Under the ACA, all insurance plans are now required to cover maternity and newborn care, one of the law's 10 categories of 'essential health benefits' that every policy must include. The maternity care requirement puts an end to the systemic discrimination against women that pervaded the insurance industry. Previously, many companies charged women higher rates than men for the same plans and denied coverage or increased premiums for women who become pregnant, actions which the law prohibits.
Fox host Neil Cavuto referenced this requirement on the November 15 edition of Your World while discussing the ACA with MIT economist Jonathan Gruber. After Gruber explained the impetus behind the rule, Cavuto claimed that it “was never, ever” explained to the country until now:
GRUBER: The key thing is, if you want to end discrimination, for example by gender, if you want to say that women should not have to pay more than men for health insurance, then that means that everyone has to share the cost of maternity coverage. Now if you don't think that's right, that's a totally legitimate position to take --
CAVUTO: But that was never telegraphed.
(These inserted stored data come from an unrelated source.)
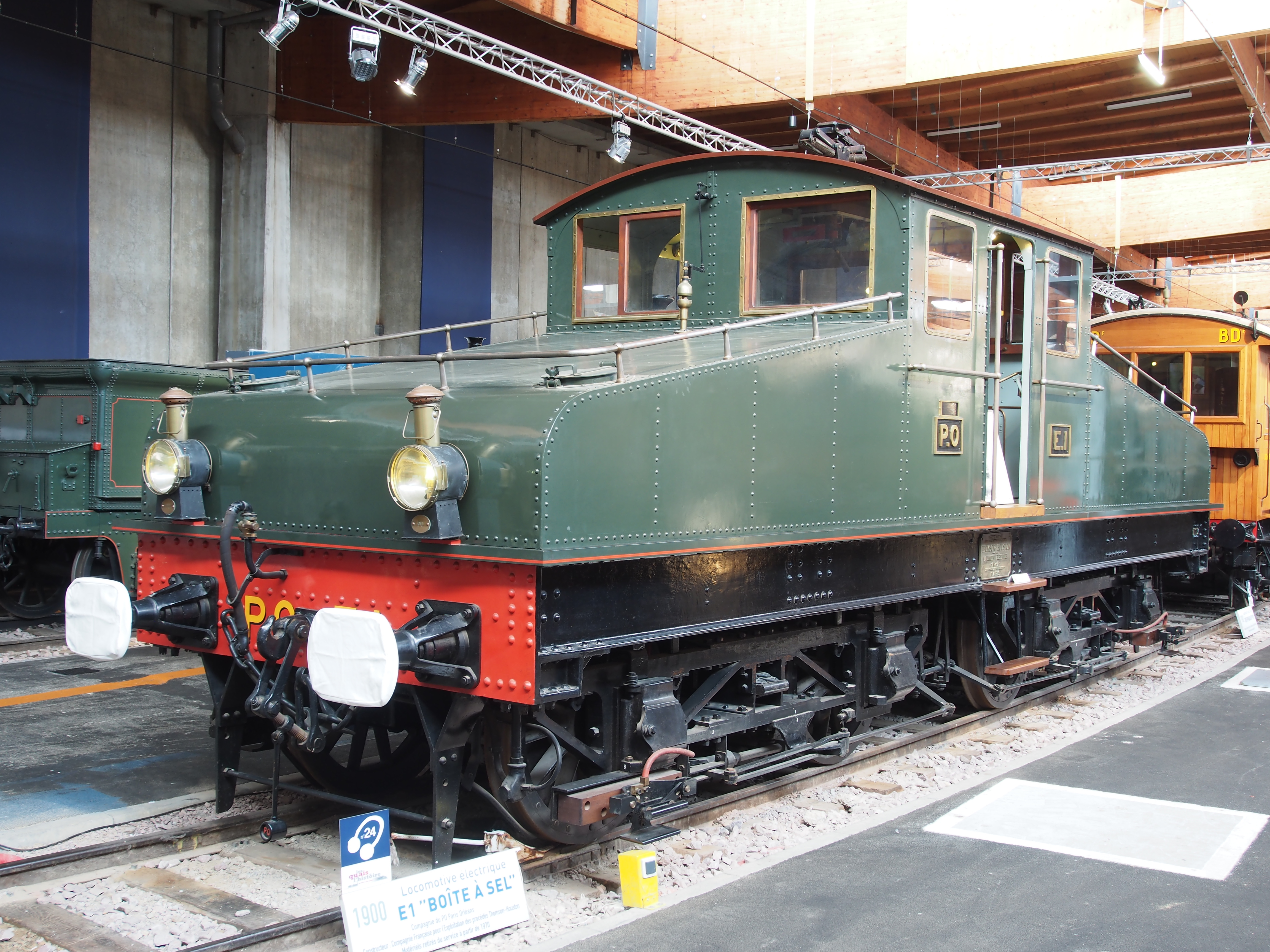 Photographed at Cité du train, Mulhouse, France.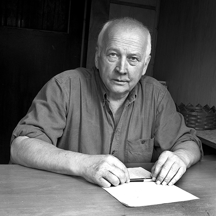 Henryk Bereska am Schreibtisch seines Rückzugsortes Kolberg/Mark Brandenburg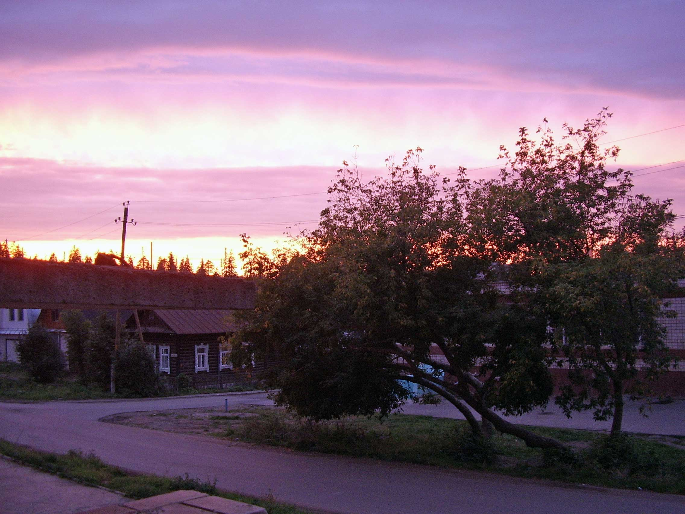 City Sarapul, Sedelnikov street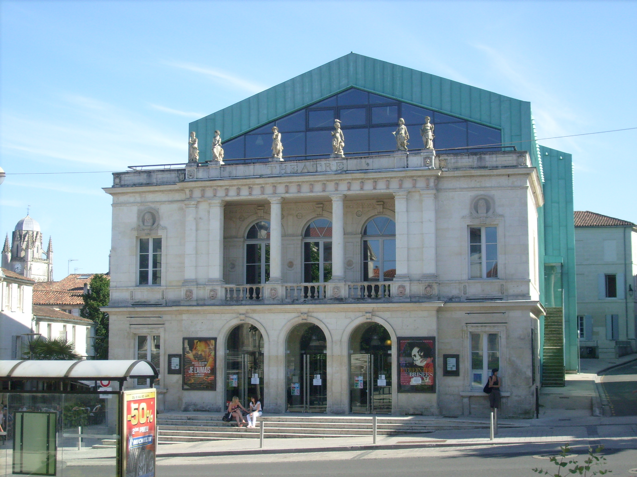 Le théâtre Gallia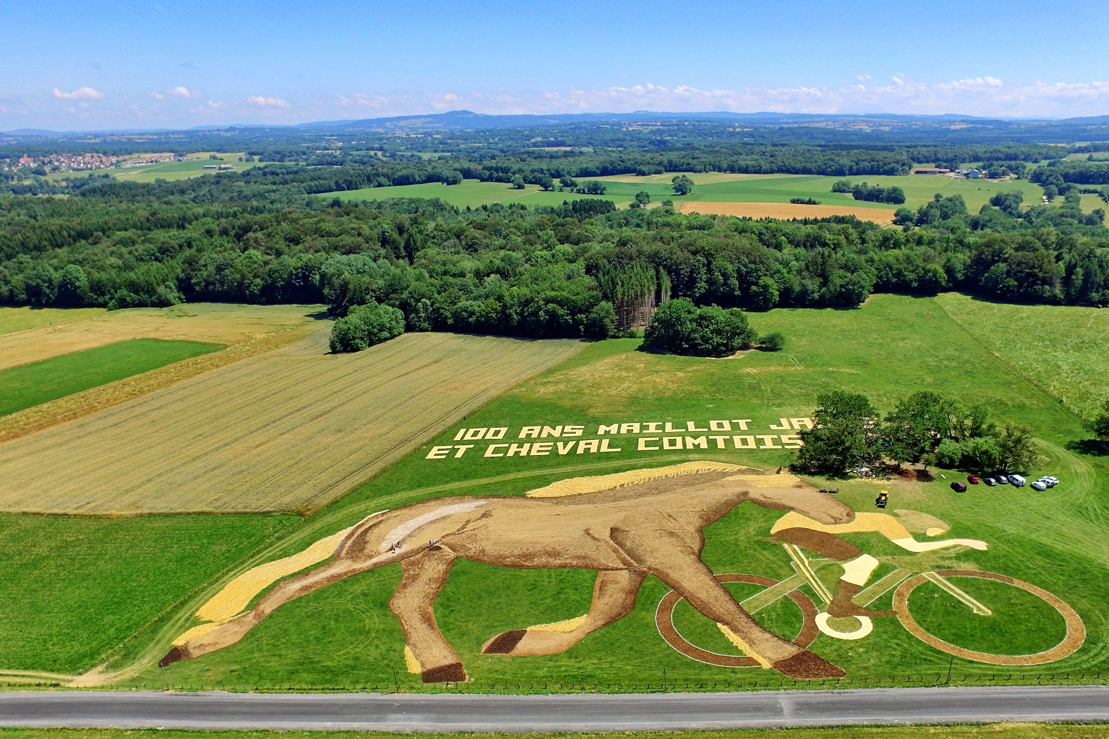 La fresque cheval comtois-cycliste réalisée pour le passage du Tour de France le 12 juillet 2019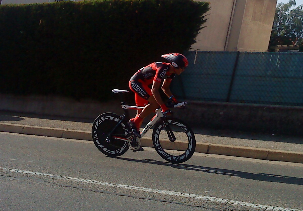 Cole House lors du prologue du Tour de l'Ain 2010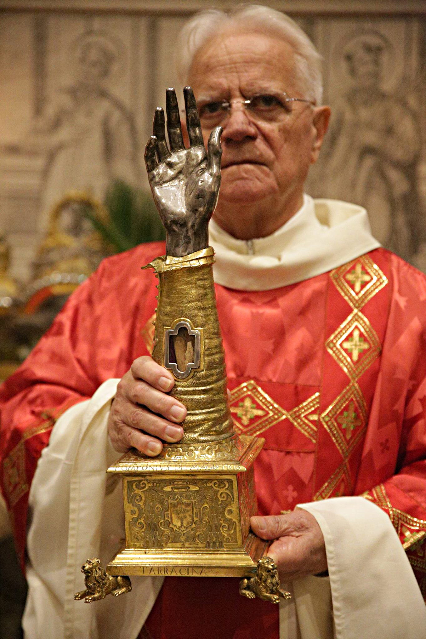 Il braccio reliquiario di San Cesareo, Cattedrale di Terracina (Foto di Andrea Longo)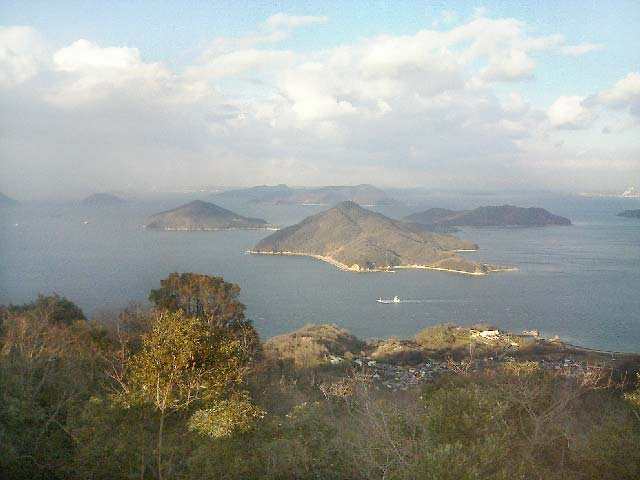 紫雲出山から見た粟島全景 画像形式 jpeg、横640×縦480ピクセル。 投稿者本人による撮影（2005年2月26日）。

When all of this started, Jonathan -- that's fine, if you want to say that now though -- none of that was telegraphed, as was the fact that many people would lose their plans and many more would pay a lot more for plans. None of that was this Utopian view that you would do better by doing some good, maybe paying more, but in the net positive the country would benefit. That was never -- that was never ever said.
What Cavuto claims was “never, ever said” was said, repeatedly -- by the media, the president, and the Health and Human Services (HHS) cabinet secretary, all before Congress passed the ACA on March 23, 2010.
FactCheck.org laid out in August 2009 how the proposed ACA “bill itself specifies the 'minimum services to be covered' in a basic plan, including prescription drugs, mental health services, maternity and well-baby care.” That same year, McClatchy reported how the ACA would end insurance companies' practice of treating gender and pregnancy as a preexisting condition, and would “require maternity coverage to be offered at reasonable rates.” One month before the bill became law, ABC highlighted the fact that the bill “requires that all policies cover maternity care,” a point The New York Times has also noted.
In a September 2009 speech before Congress on the need to pass health care reform, President Obama specifically cited his plan to end discrimination based on pre-existing conditions and to require insurance companies to cover preventive care services for everyone. He even detailed the impetus behind these mandates -- what Cavuto deemed a “Utopian view”:
PRESIDENT OBAMA: [U]nless everybody does their part, many of the insurance reforms we seek -- especially requiring insurance companies to cover pre-existing conditions - just can't be achieved.
[...]
That large-heartedness - that concern and regard for the plight of others -- is not a partisan feeling. It is not a Republican or a Democratic feeling. It, too, is part of the American character. Our ability to stand in other people's shoes. A recognition that we are all in this together; that when fortune turns against one of us, others are there to lend a helping hand. A belief that in this country, hard work and responsibility should be rewarded by some measure of security and fair play; and an acknowledgement that sometimes government has to step in to help deliver on that promise.
Prior to the ACA's passage, HHS released reports citing the fact that “the vast majority of individual market health insurance policies did not cover maternity care” as a reason health care reform was desperately needed. HHS Secretary Sebelius spoke repeatedly about the ACA's requirement that health plans “cover preventive services for everyone” and no longer discriminate against women.
Public knowledge of the ACA when it passed appears to have little consequence on Fox -- this not the first time the network has conveniently disappeared previous statements about the ACA in order to attack the president.